REQUIREMENT: Copy out all lines in the data below containing the string "Category".

******

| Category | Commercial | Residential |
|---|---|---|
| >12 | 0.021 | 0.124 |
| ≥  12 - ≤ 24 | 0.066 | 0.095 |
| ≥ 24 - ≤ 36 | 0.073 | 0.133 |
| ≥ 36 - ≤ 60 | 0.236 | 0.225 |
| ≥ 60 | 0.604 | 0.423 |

******

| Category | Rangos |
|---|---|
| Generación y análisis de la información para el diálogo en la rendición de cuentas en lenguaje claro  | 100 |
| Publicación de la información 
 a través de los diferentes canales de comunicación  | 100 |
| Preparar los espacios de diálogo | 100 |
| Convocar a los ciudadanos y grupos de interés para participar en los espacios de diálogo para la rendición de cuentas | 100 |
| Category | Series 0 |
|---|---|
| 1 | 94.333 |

******

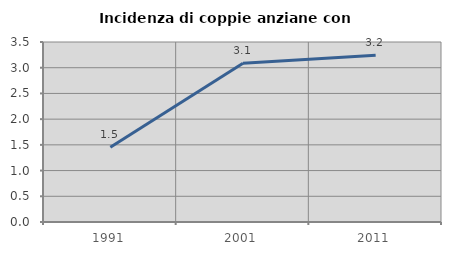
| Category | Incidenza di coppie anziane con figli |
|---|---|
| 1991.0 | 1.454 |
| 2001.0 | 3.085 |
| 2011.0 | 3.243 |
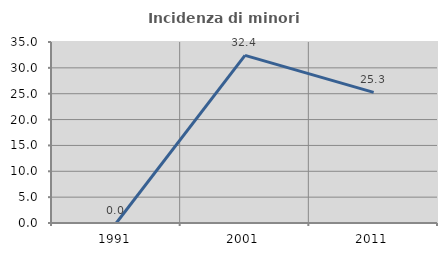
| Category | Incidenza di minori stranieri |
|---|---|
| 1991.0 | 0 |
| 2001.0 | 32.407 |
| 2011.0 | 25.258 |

******

RESPONSE AREA:
| Category | Commercial | Residential |
| Category | Rangos |
| Category | Series 0 |
| Category | Incidenza di coppie anziane con figli |
| Category | Incidenza di minori stranieri |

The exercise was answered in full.